> [Work required] Starting at the line that contains "Lower-chest slice from" and stopping at the line that contains "CT, abdomen/pelvis ·", restate each line of the records below exactly. Omit the pictures.

> [The data]
-=-=-
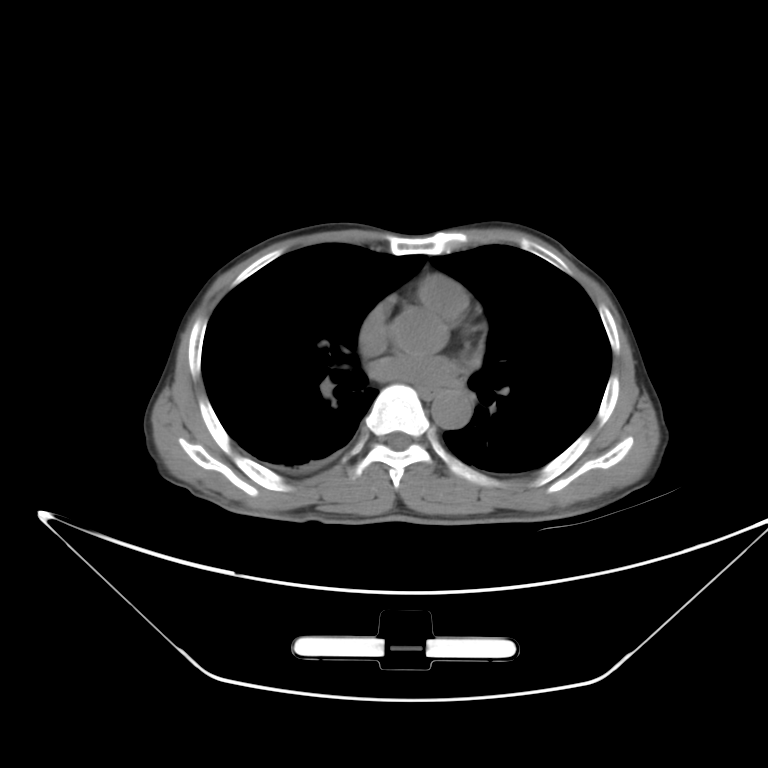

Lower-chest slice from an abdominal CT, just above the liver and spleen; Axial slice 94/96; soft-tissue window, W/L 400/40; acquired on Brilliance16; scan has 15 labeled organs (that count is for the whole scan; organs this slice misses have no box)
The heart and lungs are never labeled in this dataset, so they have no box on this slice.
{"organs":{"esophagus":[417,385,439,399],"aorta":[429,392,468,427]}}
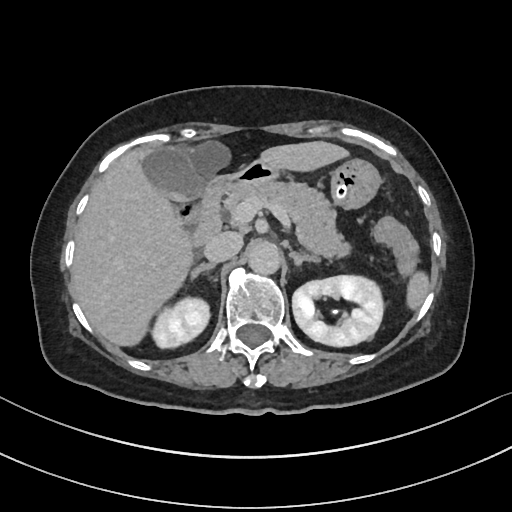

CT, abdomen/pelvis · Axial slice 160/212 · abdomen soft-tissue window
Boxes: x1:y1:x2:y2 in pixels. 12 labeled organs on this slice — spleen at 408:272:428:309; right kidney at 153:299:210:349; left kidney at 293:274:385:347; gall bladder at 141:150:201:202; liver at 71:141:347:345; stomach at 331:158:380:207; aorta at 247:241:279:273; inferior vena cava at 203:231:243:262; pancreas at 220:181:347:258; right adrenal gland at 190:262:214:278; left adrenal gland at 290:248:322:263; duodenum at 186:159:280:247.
-=-=-
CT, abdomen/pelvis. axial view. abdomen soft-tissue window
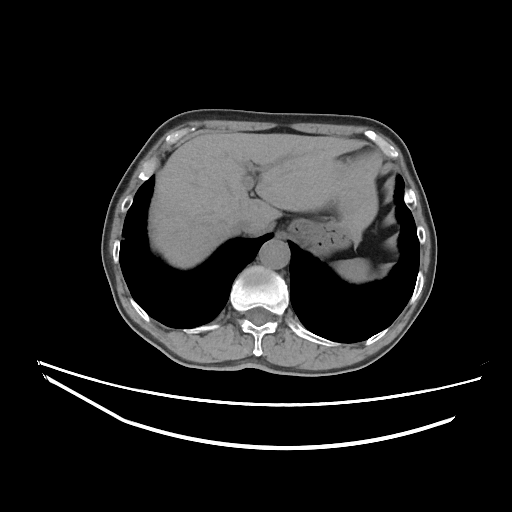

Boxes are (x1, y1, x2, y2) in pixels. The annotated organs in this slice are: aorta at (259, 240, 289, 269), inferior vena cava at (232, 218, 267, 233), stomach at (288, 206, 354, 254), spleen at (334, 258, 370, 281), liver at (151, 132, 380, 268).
-=-=-
> [Response to this exercise]
Lower-chest slice from an abdominal CT, just above the liver and spleen; Axial slice 94/96; soft-tissue window, W/L 400/40; acquired on Brilliance16; scan has 15 labeled organs (that count is for the whole scan; organs this slice misses have no box)
The heart and lungs are never labeled in this dataset, so they have no box on this slice.
{"organs":{"esophagus":[417,385,439,399],"aorta":[429,392,468,427]}}

CT, abdomen/pelvis · Axial slice 160/212 · abdomen soft-tissue window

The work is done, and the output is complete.